A Roscoff, le Brexit a eu la peau des johnnies

Par Manon Boquen

Publié aujourd’hui à 02h20, mis à jour à 05h06

Marcel Quéméner a longtemps vendu des oignons de Roscoff outre-Manche. Sa fille, Tiphaine, a pris la suite, avec son frère, en 2020.

Clap de fin. Après quarante-deux années de traversées de la Manche pour vendre des oignons de Roscoff au Pays de Galles, Patrick Mevel, 63 ans, a pris le chemin de la retraite. « C’était un déchirement de dire au revoir à mes clients », avoue, sobrement, l’homme au regard clair, rentré dans la commune finistérienne de 3 500 âmes après sa dernière et ultime tournée, début février. Toutes ces années, le Breton à l’allure sévère a exercé un métier particulier : celui de johnny. Pendant six mois, d’août à février, il proposait ses oignons aux commerçants de Cardiff et des alentours, d’abord à vélo, puis en camion. Des botteleurs – les personnes qui nettoient et tressent les légumes – travaillaient à ses côtés, dans son local gallois.

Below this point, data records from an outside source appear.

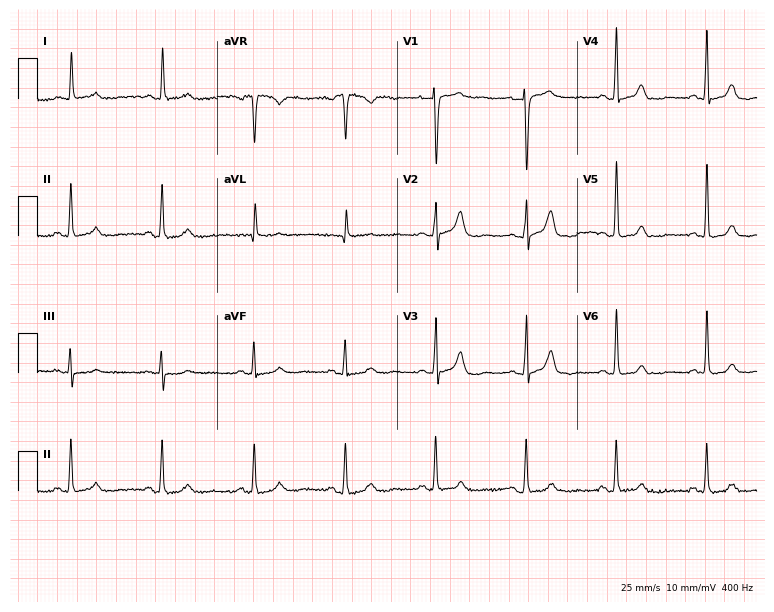
12-lead ECG from a 78-year-old female. Screened for six findings — first-degree AV block, right bundle branch block, left bundle branch block, sinus bradycardia, atrial fibrillation, sinus tachycardia — none is recorded. Only these six findings were labelled.
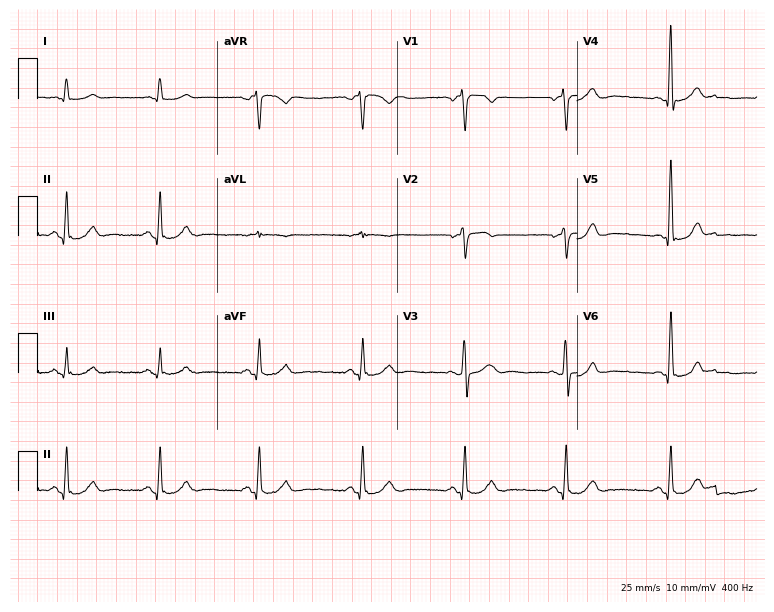
12-lead ECG from a male patient, 59 years old. Recorded interpretation: within normal limits.
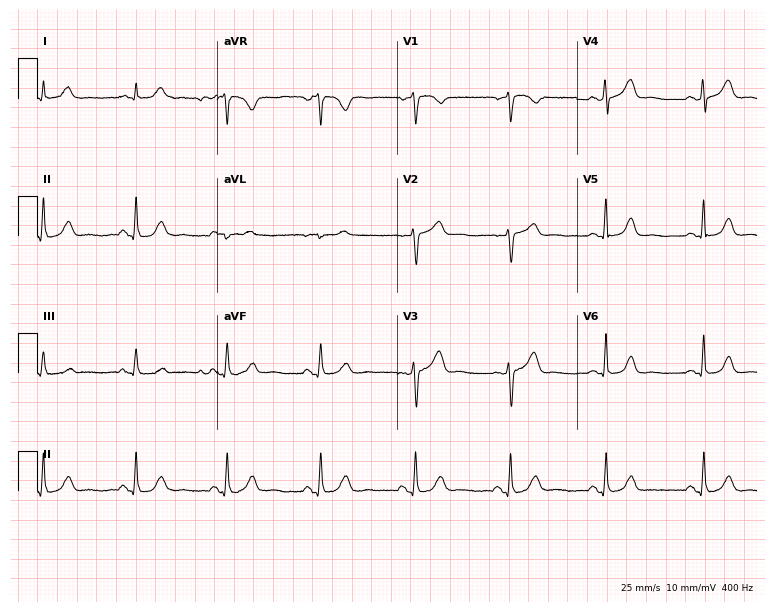
ECG (7.3-second recording at 400 Hz) — a 63-year-old female. Screened for six findings — first-degree AV block, right bundle branch block, left bundle branch block, sinus bradycardia, atrial fibrillation, sinus tachycardia — none is recorded. Only these six findings were labelled.
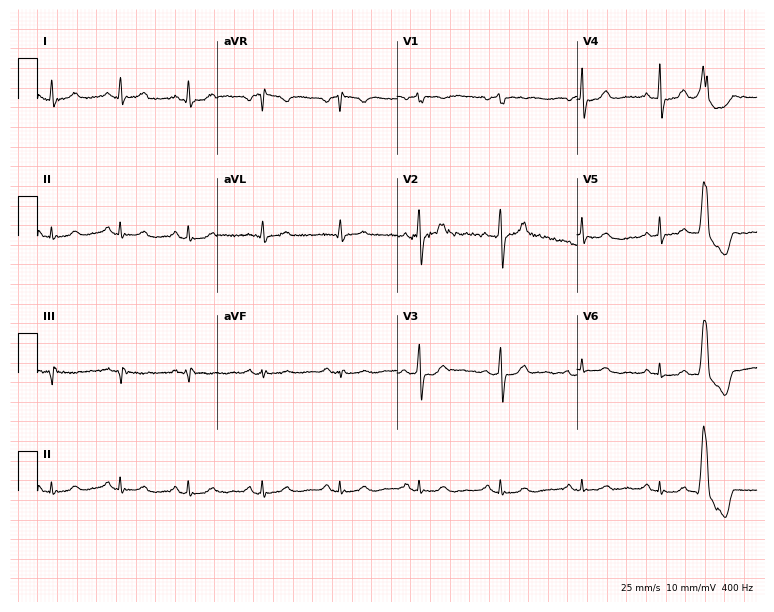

« C’est un métier difficile mais de liberté, qui m’a ouvert l’esprit », affirme celui qui hésitait à devenir militaire ou professeur de géographie. Une découverte familiale auprès de son grand-père maternel, un temps johnny lui aussi, l’aura mené à cette profession unique dont il est l’avant-­dernier représentant. A l’heure de s’arrêter, il fustige : « Des milliers de personnes ont fait rayonner la France, sa langue, ses produits en Grande-Bretagne. Il y a un déficit de reconnaissance de ce qu’ont accompli les johnnies, ils mériteraient une Légion d’honneur ! »

Béret, baguette, collier d’oignons

Ce métier, fièrement attaché à la commune de Roscoff, disparaît en effet sans trop de bruit. Apparu au XIXe siècle, il a pourtant marqué des générations entières, parties outre-Manche pour vendre leur marchandise en faisant du porte-à-porte. Chez les Britanniques, il a même façonné les représentations culturelles au point que, dans l’imaginaire collectif, le Français moyen arbore un béret, une baguette sous le bras… et un collier d’oignons ! Dans les années 1930, à l’apogée de la profession, on dénombrait 1 500 johnnies, avant une lente déliquescence les décennies suivantes. Ils n’étaient plus que 160 dans les années 1970. Puis le Brexit est venu donner le coup de grâce, complexifiant les démarches et dissuadant définitivement les vocations.

« C’est un métier de survie, qui a pu devenir un métier de passion. » Estelle Boudillet, autrice d’un mémoire sur les johnnies

Remonter aux origines des johnnies, c’est se heurter aux légendes entretenues par les marchands eux-mêmes. Parmi les mythes les plus tenaces, on entend dire que le premier à s’y être essayé serait un certain Henri Ollivier, en 1828. « Je n’ai trouvé aucune trace d’un voyage en Angleterre de sa part, constate pourtant Estelle Boudillet, qui a écrit un mémoire sur l’histoire et la signification du surnom « johnnies ». Mais, dès 1815, cinq passeports avaient été déjà distribués à des marchands d’oignons de Roscoff pour traverser la Manche. » Dans ce Trégor légumier, les perspectives pour ceux qui ne possèdent pas de terres ou en possèdent peu sont limitées. Les récoltes finies, les plus pauvres tentent leur chance dans une Grande-Bretagne qui s’industrialise et importe la majeure partie de ses denrées alimentaires.